Supplied information START

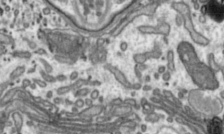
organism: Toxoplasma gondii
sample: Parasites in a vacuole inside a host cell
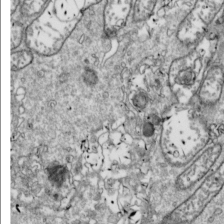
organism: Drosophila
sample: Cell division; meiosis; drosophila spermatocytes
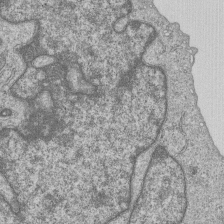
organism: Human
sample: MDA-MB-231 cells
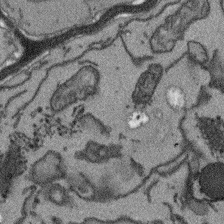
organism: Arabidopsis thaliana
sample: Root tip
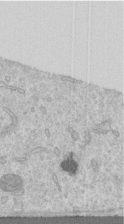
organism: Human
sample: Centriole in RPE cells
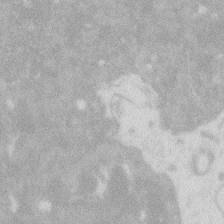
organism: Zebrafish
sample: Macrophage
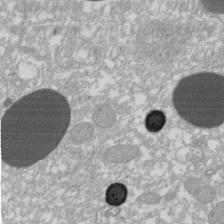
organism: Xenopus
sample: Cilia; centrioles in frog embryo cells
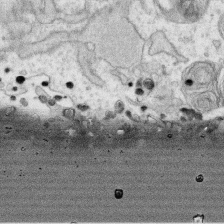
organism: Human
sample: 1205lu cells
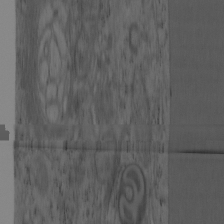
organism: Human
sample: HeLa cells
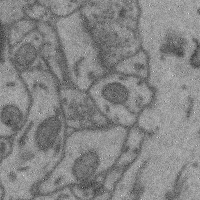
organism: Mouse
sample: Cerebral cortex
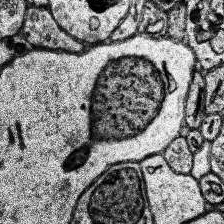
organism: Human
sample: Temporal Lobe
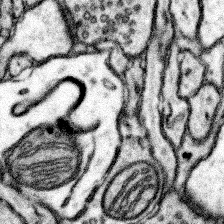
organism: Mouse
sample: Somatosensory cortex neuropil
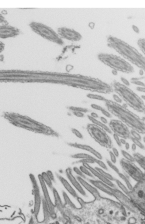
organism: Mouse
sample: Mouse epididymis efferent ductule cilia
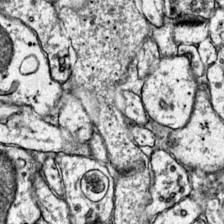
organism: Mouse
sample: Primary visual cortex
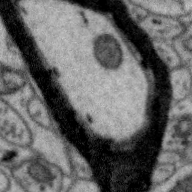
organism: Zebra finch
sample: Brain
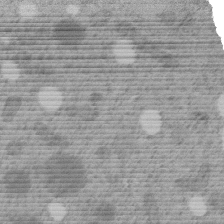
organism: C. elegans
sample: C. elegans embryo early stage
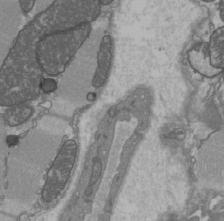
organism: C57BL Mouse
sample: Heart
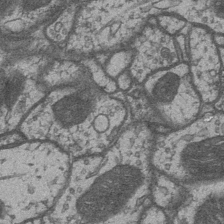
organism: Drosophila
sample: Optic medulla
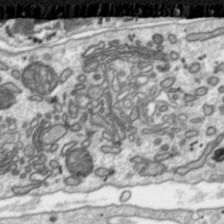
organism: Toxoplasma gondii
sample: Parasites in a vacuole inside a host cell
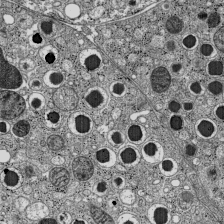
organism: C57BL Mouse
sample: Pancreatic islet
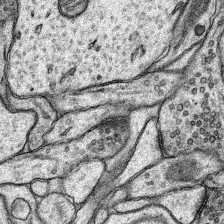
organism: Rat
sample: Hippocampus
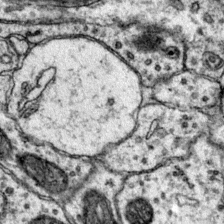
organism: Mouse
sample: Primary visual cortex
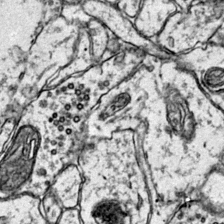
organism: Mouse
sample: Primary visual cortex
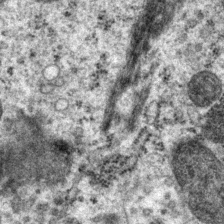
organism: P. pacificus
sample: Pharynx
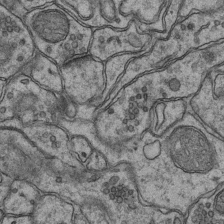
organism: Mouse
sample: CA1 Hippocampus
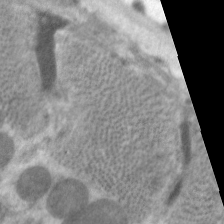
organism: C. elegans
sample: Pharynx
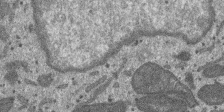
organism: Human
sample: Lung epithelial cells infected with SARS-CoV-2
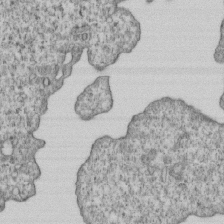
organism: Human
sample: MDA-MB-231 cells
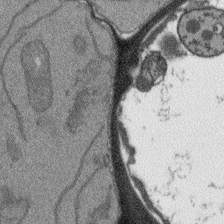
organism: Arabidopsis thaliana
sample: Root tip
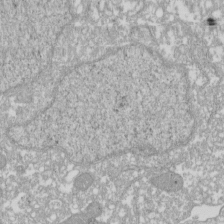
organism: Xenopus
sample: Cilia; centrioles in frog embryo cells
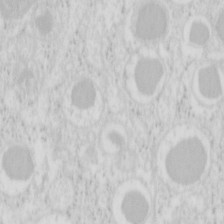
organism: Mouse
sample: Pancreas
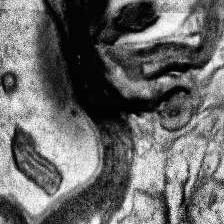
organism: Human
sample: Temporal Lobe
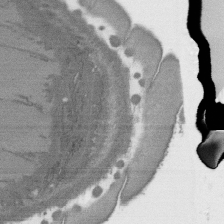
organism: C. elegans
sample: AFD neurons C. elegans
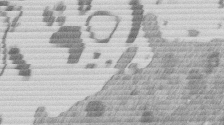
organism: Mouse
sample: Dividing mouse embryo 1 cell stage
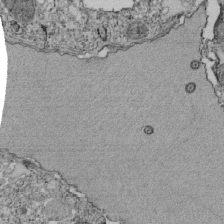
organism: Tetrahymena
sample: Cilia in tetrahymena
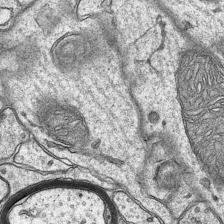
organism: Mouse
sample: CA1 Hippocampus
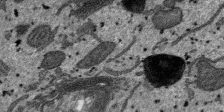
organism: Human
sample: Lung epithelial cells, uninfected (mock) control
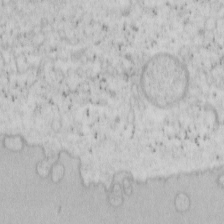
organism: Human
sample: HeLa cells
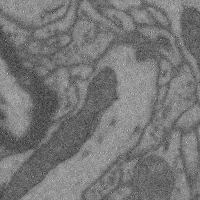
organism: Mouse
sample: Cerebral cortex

Supplied information END

Problem details:
Write out the data word for word. Any picture is to be skipped.

Worked solution:
organism: Toxoplasma gondii
sample: Parasites in a vacuole inside a host cell
organism: Drosophila
sample: Cell division; meiosis; drosophila spermatocytes
organism: Human
sample: MDA-MB-231 cells
organism: Arabidopsis thaliana
sample: Root tip
organism: Human
sample: Centriole in RPE cells
organism: Zebrafish
sample: Macrophage
organism: Xenopus
sample: Cilia; centrioles in frog embryo cells
organism: Human
sample: 1205lu cells
organism: Human
sample: HeLa cells
organism: Mouse
sample: Cerebral cortex
organism: Human
sample: Temporal Lobe
organism: Mouse
sample: Somatosensory cortex neuropil
organism: Mouse
sample: Mouse epididymis efferent ductule cilia
organism: Mouse
sample: Primary visual cortex
organism: Zebra finch
sample: Brain
organism: C. elegans
sample: C. elegans embryo early stage
organism: C57BL Mouse
sample: Heart
organism: Drosophila
sample: Optic medulla
organism: Toxoplasma gondii
sample: Parasites in a vacuole inside a host cell
organism: C57BL Mouse
sample: Pancreatic islet
organism: Rat
sample: Hippocampus
organism: Mouse
sample: Primary visual cortex
organism: Mouse
sample: Primary visual cortex
organism: P. pacificus
sample: Pharynx
organism: Mouse
sample: CA1 Hippocampus
organism: C. elegans
sample: Pharynx
organism: Human
sample: Lung epithelial cells infected with SARS-CoV-2
organism: Human
sample: MDA-MB-231 cells
organism: Arabidopsis thaliana
sample: Root tip
organism: Xenopus
sample: Cilia; centrioles in frog embryo cells
organism: Mouse
sample: Pancreas
organism: Human
sample: Temporal Lobe
organism: C. elegans
sample: AFD neurons C. elegans
organism: Mouse
sample: Dividing mouse embryo 1 cell stage
organism: Tetrahymena
sample: Cilia in tetrahymena
organism: Mouse
sample: CA1 Hippocampus
organism: Human
sample: Lung epithelial cells, uninfected (mock) control
organism: Human
sample: HeLa cells
organism: Mouse
sample: Cerebral cortex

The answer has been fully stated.